Atlantic staff writer and author Thomas Chatterton Williams examined the increasing fragility of open debate and its consequences for democratic life during a visit to 91.

Williams’ March 25 talk, “Free Thought in a Fractured Age: Why Open Debate Still Matters,” was part of the Periclean Honors Forum’s “Dialogues Across Differences” series.  The series reflects 91’s broader commitment to civic engagement, the open exchange of ideas, and free speech — a strategic priority for the College. 

“We’re living through a period in which open debate matters more than ever,” Williams said. “And yet the norms and habits that make it possible to speak freely feel more fragile than at any other point in my adult life.” He pointed to a climate of “anticipatory self-censorship,” in which individuals weigh the risks of speaking openly — both privately and in public. 

Thomas Chatterton WilliamsWilliams, author of “Summer of Our Discontent” (2025), traced this shift to broader cultural changes over the past decade. He argued that movements rooted in demands for justice and recognition gradually have assumed a more rigid moral framework and narrowed the space for disagreement. 

“The trouble was never that people wished for reform, dignity, recognition, or greater inclusion,” he said. “It was that the necessary reckoning gradually fused with a punishing new style of certainty that began to treat disagreement itself as suspect and somehow beyond the pale.” 

That shift, Williams suggested, has reshaped discourse across institutions — from journalism to higher education — narrowing the space for open inquiry. “A democratic society can withstand an enormous amount of conflict. In fact, I believe it requires it,” he said. “What it cannot easily withstand is the moralization of every disagreement into a zero-sum battle between the innocent and the guilty.” 

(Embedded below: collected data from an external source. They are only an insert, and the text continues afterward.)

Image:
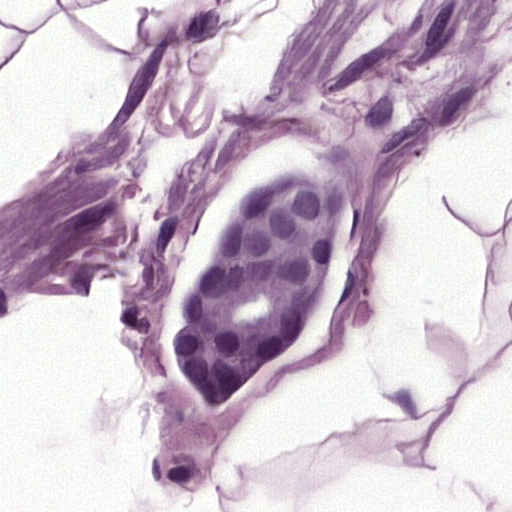
H&E-stained section of a sentinel lymph node (breast cancer), from a whole-slide image, viewed at about 40×: the field is about 0.12 mm across, about 0.24 µm per pixel.
Question:
Trace the edge of each tumour region in this crop, as (x, y) points from 0 to 511.
Answer:
One metastatic tumour region; its boundary, reduced to 8 corners and listed clockwise: (284, 164), (341, 183), (351, 240), (320, 323), (214, 405), (180, 401), (167, 325), (198, 224).
The annotated tumour makes up about 10% of the crop.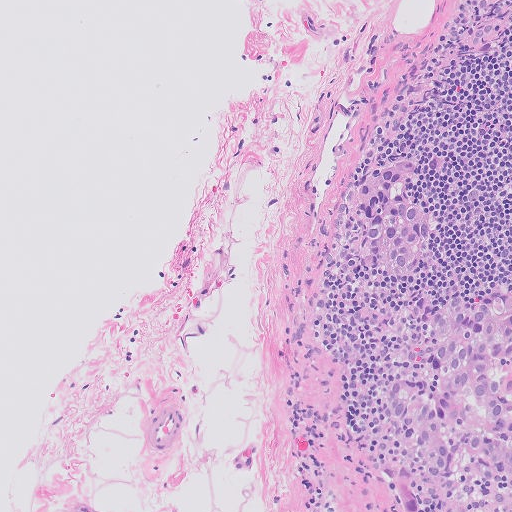
Lymph node section stained with H&E, from a whole-slide image of a breast-cancer sentinel node. Magnification about 10×, about 0.51 mm across the frame, about 1.0 µm per pixel.
Boundaries of two metastatic tumour regions, simplified and listed clockwise, largest first: region 1: (511, 282), (511, 484), (471, 473), (438, 492), (427, 486), (418, 497), (420, 511), (397, 511), (386, 492), (393, 480), (418, 472), (385, 413), (386, 384), (425, 374), (428, 320), (444, 300), (458, 292); region 2: (397, 158), (412, 158), (420, 166), (408, 190), (431, 204), (433, 234), (430, 246), (413, 270), (402, 278), (388, 278), (376, 272), (364, 264), (354, 250), (354, 236), (340, 212), (340, 198), (359, 173), (371, 165).
One more small tumour piece is annotated here but not outlined.
The annotated tumour makes up about 10% of the crop.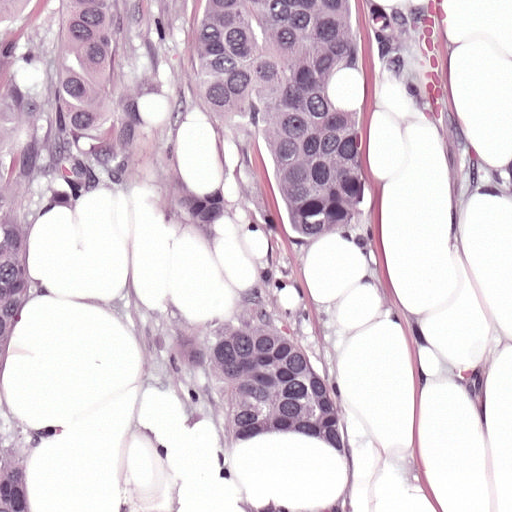
H&E-stained section of a sentinel lymph node (breast cancer), from a whole-slide image, viewed at about 20×: the field is about 0.25 mm across, about 0.49 µm per pixel.
The outlined metastatic tumour's edge, as a closed clockwise path of 24 points: (0, 0), (511, 0), (511, 223), (481, 206), (463, 256), (443, 163), (378, 86), (381, 228), (338, 258), (288, 250), (274, 270), (351, 430), (349, 511), (230, 511), (171, 366), (221, 313), (251, 230), (221, 250), (126, 203), (51, 228), (18, 383), (74, 413), (44, 508), (0, 511).
About 60% of this field is tumour.
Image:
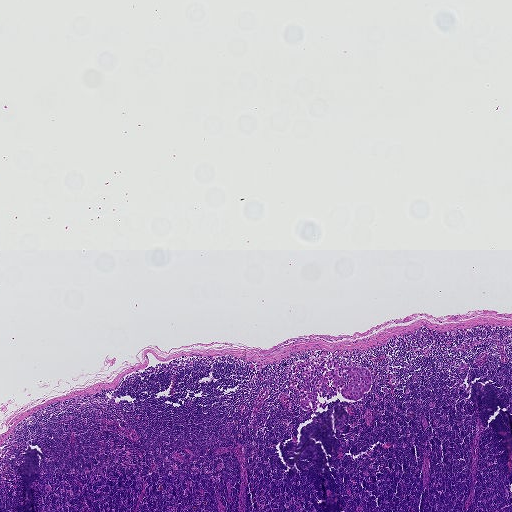
H&E-stained section of a sentinel lymph node (breast cancer), from a whole-slide image, viewed at about 2.5×: the field is about 1.9 mm across, about 3.6 µm per pixel.
Question:
Where is the metastatic tumour in this field? Give each region's outline as (x, y) pixel points.
Answer:
The outlined metastatic tumour's edge, as a closed clockwise path of 24 points: (336, 362), (340, 367), (353, 366), (368, 369), (370, 387), (362, 397), (356, 401), (341, 396), (338, 392), (317, 392), (320, 402), (326, 402), (323, 408), (311, 410), (302, 408), (299, 403), (305, 382), (304, 376), (309, 379), (310, 391), (323, 374), (319, 367), (334, 367), (333, 363).
Tumour covers under 5% of the frame.

At the center of his argument was a forceful defense of free expression as essential to a functioning democracy. “The free exchange of information and ideas is the lifeblood of a liberal society,” Williams said, emphasizing that free speech is not a luxury to be deferred, but “one of the basic conditions under which justice can be pursued at all.” 

Following his lecture, Williams took points and counterpoints from Associate Professor of English and Periclean Honors Forum Director Joseph Cermatori and Professor of English, Salmagundi Editor, and New York State Summer Writers Institute Director Robert Boyers before fielding further questions from students and community members in the audience.   

Williams acknowledged the difficulty of balancing open debate with the need to challenge harmful speech, noting that institutions must exercise judgment while preserving space for disagreement. The goal, he said, is not the absence of standards, but the preservation of conditions where ideas can be tested rather than suppressed. 

The lecture and the discussion that followed underscored the purpose of the Dialogues Across Differences series: to create space for rigorous, sometimes uncomfortable conversations that model the kind of discourse essential to a healthy democracy. 

The talk was made possible through the support of Emily Pavlovic Chiles Startz ’74.